Home > Personal Finance > Banks Now Offering Low-Risk Automated Investing

Comments 0 Comments

By the end of 2017, the U.S. banking system had $17.4 trillion in assets and a net income of $164.8 billion.

As technology advances, banks are looking for innovative ways to keep up and stay relevant. Over the years, banks have been changing their product offerings. They are releasing new products that enable them to offer a better value proposition to customers.

Today’s innovations involve the use of technology to offer financial advice to its users.

What is a Robo-advisor?

A robo-advisor is a fully automated portfolio management service. Customers who use robo-advisors can access them online anytime. Several major banks like Chase and Wells Fargo offer these services to customers.

Companies use computer-generated algorithms to choose low-risk investments for customers. These algorithms also factor in time and risk tolerance. These robo-advisors are also a fraction of the cost of a human finance advisor.

What Are the Advantages of Robo-advisors?

Using robo-advisors can ultimately translate into more money for the average investor. This is due to the lower cost and other features like tax-loss harvesting and automated investment portfolio rebalancing.

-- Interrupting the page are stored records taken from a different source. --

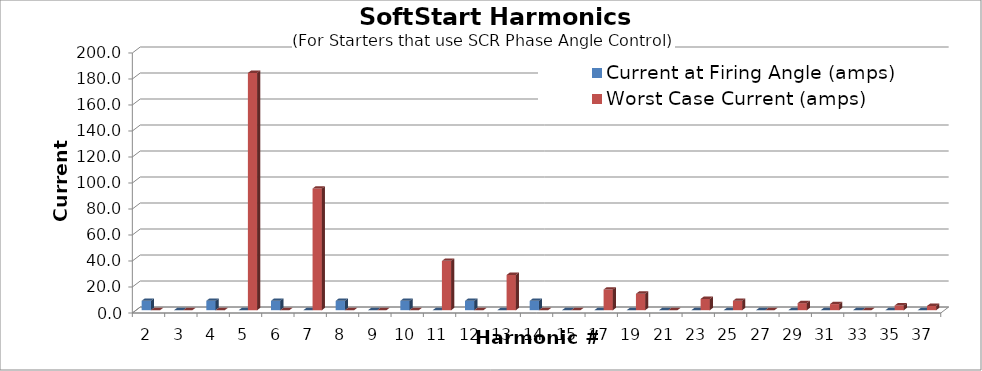
| Category | Current at Firing Angle (amps) | Worst Case Current (amps) |
|---|---|---|
| 2.0 | 7.226 | 0 |
| 3.0 | 0 | 0 |
| 4.0 | 7.226 | 0 |
| 5.0 | 0 | 182.456 |
| 6.0 | 7.226 | 0 |
| 7.0 | 0 | 93.577 |
| 8.0 | 7.226 | 0 |
| 9.0 | 0 | 0 |
| 10.0 | 7.226 | 0 |
| 11.0 | 0 | 37.936 |
| 12.0 | 7.226 | 0 |
| 13.0 | 0 | 27.098 |
| 14.0 | 7.226 | 0 |
| 15.0 | 0 | 0 |
| 17.0 | 0 | 15.897 |
| 19.0 | 0 | 12.646 |
| 21.0 | 0 | 0 |
| 23.0 | 0 | 8.671 |
| 25.0 | 0 | 7.226 |
| 27.0 | 0 | 0 |
| 29.0 | 0 | 5.42 |
| 31.0 | 0 | 4.697 |
| 33.0 | 0 | 0 |
| 35.0 | 0 | 3.613 |
| 37.0 | 0 | 3.252 |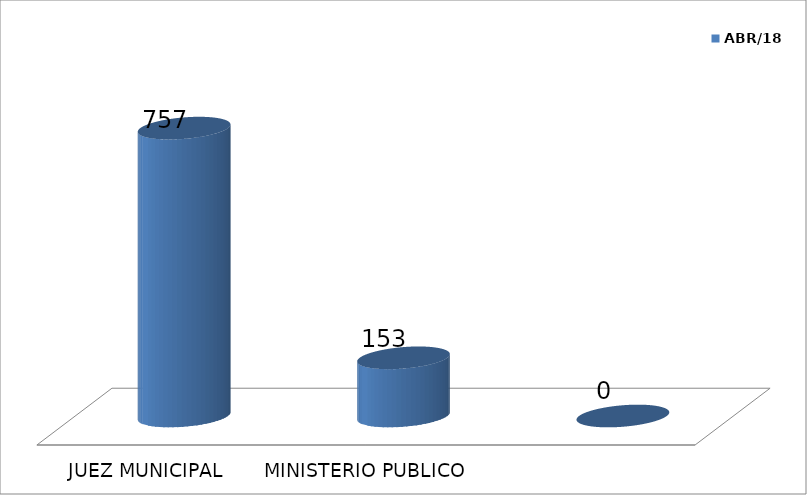
| Category | ABR/18 |
|---|---|
| JUEZ MUNICIPAL | 757 |
| MINISTERIO PUBLICO | 153 |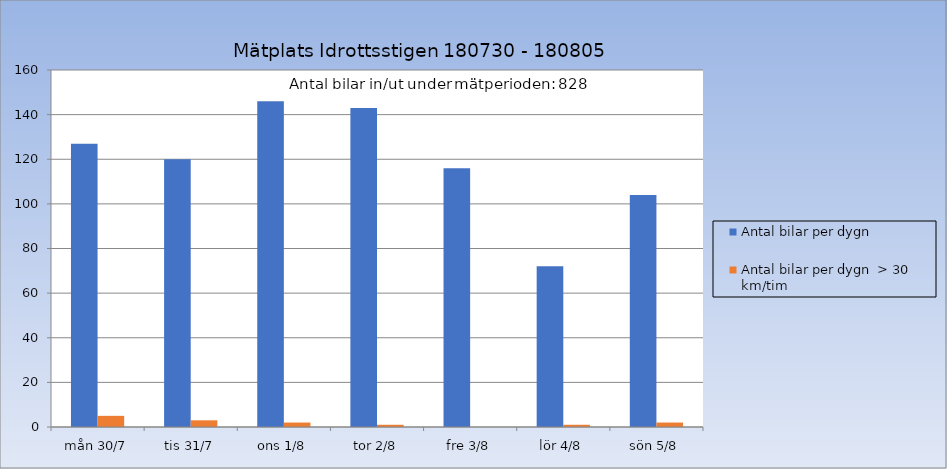
| Category | Antal bilar per dygn | Antal bilar per dygn  > 30 km/tim |
|---|---|---|
| mån 30/7 | 127 | 5 |
| tis 31/7 | 120 | 3 |
| ons 1/8 | 146 | 2 |
| tor 2/8 | 143 | 1 |
| fre 3/8 | 116 | 0 |
| lör 4/8 | 72 | 1 |
| sön 5/8 | 104 | 2 |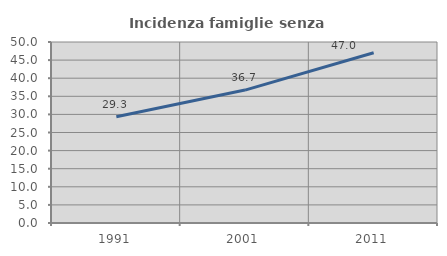
| Category | Incidenza famiglie senza nuclei |
|---|---|
| 1991.0 | 29.333 |
| 2001.0 | 36.717 |
| 2011.0 | 47.025 |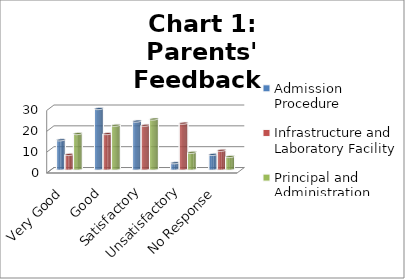
| Category | Admission Procedure | Infrastructure and Laboratory Facility | Principal and Administration |
|---|---|---|---|
| Very Good | 14 | 7 | 17 |
| Good | 29 | 17 | 21 |
| Satisfactory | 23 | 21 | 24 |
| Unsatisfactory | 3 | 22 | 8 |
| No Response | 7 | 9 | 6 |

Using a robo-advisor is a good choice if you would rather maintain a hands-off approach with investing. You also might not have the financial know-how required to build and maintain a successful portfolio. Or, you might not be able to afford a financial adviser. Robo-advisers tend to be cheaper, which allows you to invest more.

How Do They Work?

Once you open an account, you’ll fill out a questionnaire so the system can understand your risk tolerance and investment goals. Your asset allocation recommendation will then be calculated and presented to you. The robo-advisor builds you a portfolio of low-cost exchange-traded funds (ETFs). Robo-advisors don’t usually trade stocks.

After your account has been customized, the system automatically monitors and rebalances your portfolio. Some systems also give you access to a human professional if you need a review of a portfolio from time to time or if you simply need advice.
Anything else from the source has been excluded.